The Twitterer-in-Chief Demands a ‘Do-Over’
I had planned to write today about the results of the Democrat caucus in Iowa, the one where Hillary declared victory over Bernie Sanders by virtue of six miraculous coin tosses. Well, that was the plan.
Then Donald Trump did what he does best, thrusting himself back into the limelight. After slightly more than 24 hours of relative silence in which the electorate was lulled into the illusion that he had accepted the judgment of Republican caucus-goers, he unleashed a barrage of tweets accusing Ted Cruz of having stolen the victory from him.
The Twitterer-in-Chief is now demanding that the results of the caucus be nullified and another vote be taken. That’s patent nonsense, of course. Nothing is going to be nullified; there will not be a “do-over” for Trump’s sake.
What has so ruffled Trump this time? What is behind his assertion that Cruz deliberately stole a Trump victory?
Here are the facts as I have been able to ascertain them:
- During the caucus, a Ben Carson staffer, innocently I’m sure, gave out a garbled message about what Carson would be doing. He would not be going to New Hampshire at this time but would be returning to Florida, then go to DC for the National Prayer Breakfast.
- CNN then ran with this message, interpreting it as a signal from the Carson campaign that he was on the verge of dropping out of the race. I’ve viewed the video of the CNN talking heads. They definitely gave that impression.
- Someone in the Cruz campaign picked up on CNN’s false report and began to spread the word, urging Carson backers to now switch their vote to Cruz.
- The Carson people then strenuously denied that he was leaving the race and blamed the Cruz people of deliberately misleading voters.
- When the dust cleared, Cruz publicly apologized to Carson for what had happened, saying it was not anything his campaign had orchestrated but was an inadvertent slip-up.
Enter the sound and fury of Donald Trump. Again. As always. It’s all he ever has to offer.
Cruz won, he asserted, because of this illegal ploy. He had to remove that first tweet because of the word illegal—it could have led to legal trouble for him. But he didn’t back down. Because of what happened, he thundered, Cruz got enough Carson voters to deny Trump his deserved win.
After all, Trump is a winner. He never loses. If you don’t think so, just ask him. The only way he could ever lose is by trickery, deceit, and an outright conspiracy.
Here’s what I think about this episode:
- First, someone in the Carson campaign has to take the blame for an ambiguous message that could be misinterpreted. In fact, one reporter questioned Carson yesterday on that very point, but Carson wouldn’t acknowledge the role of his own staffer in starting this mess.

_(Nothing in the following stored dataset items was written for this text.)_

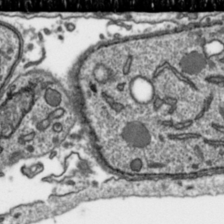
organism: Toxoplasma gondii
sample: Parasites in a vacuole inside a host cell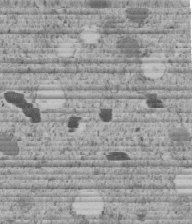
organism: C. elegans
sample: C. elegans embryo early stage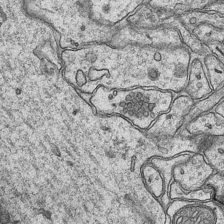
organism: Mouse
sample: CA1 Hippocampus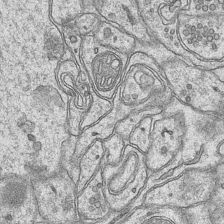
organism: Mouse
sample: CA1 Hippocampus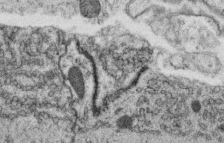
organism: C. elegans
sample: C. elegans oocyte; sperm cells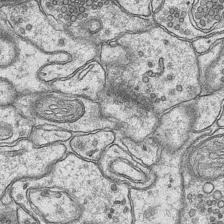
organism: Mouse
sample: CA1 Hippocampus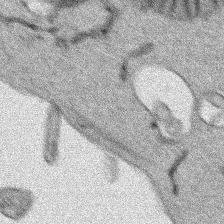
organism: Human
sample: Mitochondria in HCT116 cells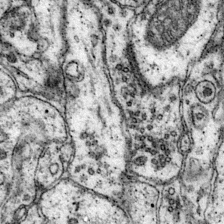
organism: Mouse
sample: Primary visual cortex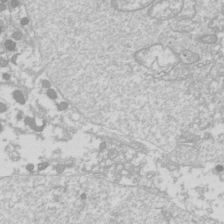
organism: Drosophila
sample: Cell division; meiosis; drosophila spermatocytes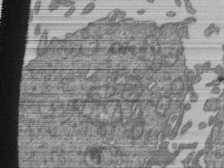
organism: Human
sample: Retinal organoid Rod and Cone cells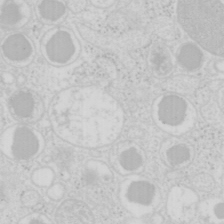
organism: Mouse
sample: Pancreas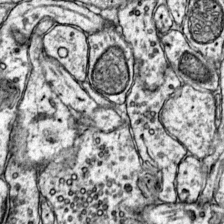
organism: Mouse
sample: Primary visual cortex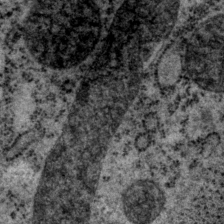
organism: P. pacificus
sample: Pharynx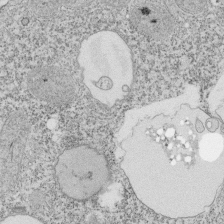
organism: Tetrahymena
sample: Cilia in tetrahymena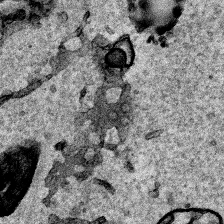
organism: Human
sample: Mitochondria in HCT116 cells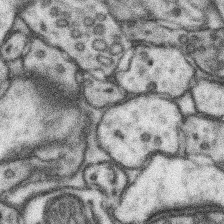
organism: Mouse
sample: Somatosensory cortex neuropil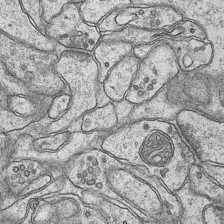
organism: Mouse
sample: CA1 Hippocampus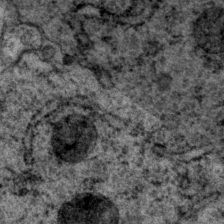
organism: P. pacificus
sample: Pharynx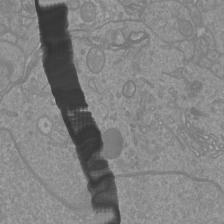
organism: Mouse
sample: Cortical neurons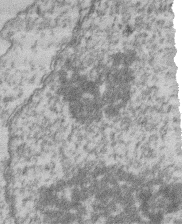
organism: Mouse
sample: T cell stromal cell synapse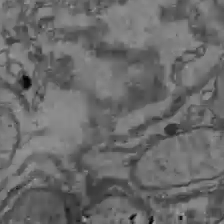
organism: C57BL Mouse
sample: Liver

- Second, the main culprit here is CNN, running with a non-story and leading viewers to believe the Carson campaign was over. As Bill O’Reilly commented last night about this, CNN demonstrated extremely sloppy journalism. Neither have they apologized for the false reporting.

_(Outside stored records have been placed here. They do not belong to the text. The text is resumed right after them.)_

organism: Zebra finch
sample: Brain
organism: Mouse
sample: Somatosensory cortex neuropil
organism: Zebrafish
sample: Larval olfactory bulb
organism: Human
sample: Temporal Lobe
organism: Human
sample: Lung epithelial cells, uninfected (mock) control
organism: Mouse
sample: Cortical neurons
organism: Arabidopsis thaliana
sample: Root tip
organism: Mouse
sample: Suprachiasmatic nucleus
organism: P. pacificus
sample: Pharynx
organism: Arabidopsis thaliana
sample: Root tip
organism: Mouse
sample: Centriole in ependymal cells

- Third, those in the Cruz campaign who picked up on the false story were too quick to try to capitalize on it. They should have gone to greater lengths to verify it before using it to attempt to get Carson voters to switch.
- Finally, regardless of the mess, neither Carson nor Cruz should have to fire anyone. Carson’s person never intended to mislead; Cruz’s followers were too quick to take advantage of the report. But there was nothing illegal, criminal, or dastardly in what they did. It was bad judgment.

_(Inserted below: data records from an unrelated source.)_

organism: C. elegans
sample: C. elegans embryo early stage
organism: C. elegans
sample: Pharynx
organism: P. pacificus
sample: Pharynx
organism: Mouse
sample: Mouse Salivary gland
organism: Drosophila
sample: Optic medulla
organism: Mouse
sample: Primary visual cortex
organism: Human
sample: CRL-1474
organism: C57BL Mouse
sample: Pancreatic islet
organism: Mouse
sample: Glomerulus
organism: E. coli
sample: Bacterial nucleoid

- Here’s another “finally”: Trump would not have won regardless. He was out-organized by the Cruz team. It was a well-earned victory.
Trump also said that the reason we can’t believe anything Cruz says is because he was born in Canada. *Sigh*
I’m coming to the view that Donald Trump exhibits a particular strain of emotional instability that would be disastrous in the presidency. His constant stream of invective toward anyone who crosses him or who exposes his hubris should be a worry for his erstwhile supporters. Should a president resort to a continual assault of Twitter taunts and accusations? How presidential is that? What does this say about his character?
I’m also getting closer to believing that if he loses the nomination, Trump, to salve his bruised ego, will bolt the Republican party (as he has done a few times in the past) and run an independent campaign. If that happens, the false conservatism he is trying to display now to win Republican voters, will disappear, and he will say what he really thinks about policy, which will be decidedly liberal.
Donald Trump is a train wreck waiting to happen. If the Republican party attaches itself to him, it will be seriously damaged when that wreck occurs.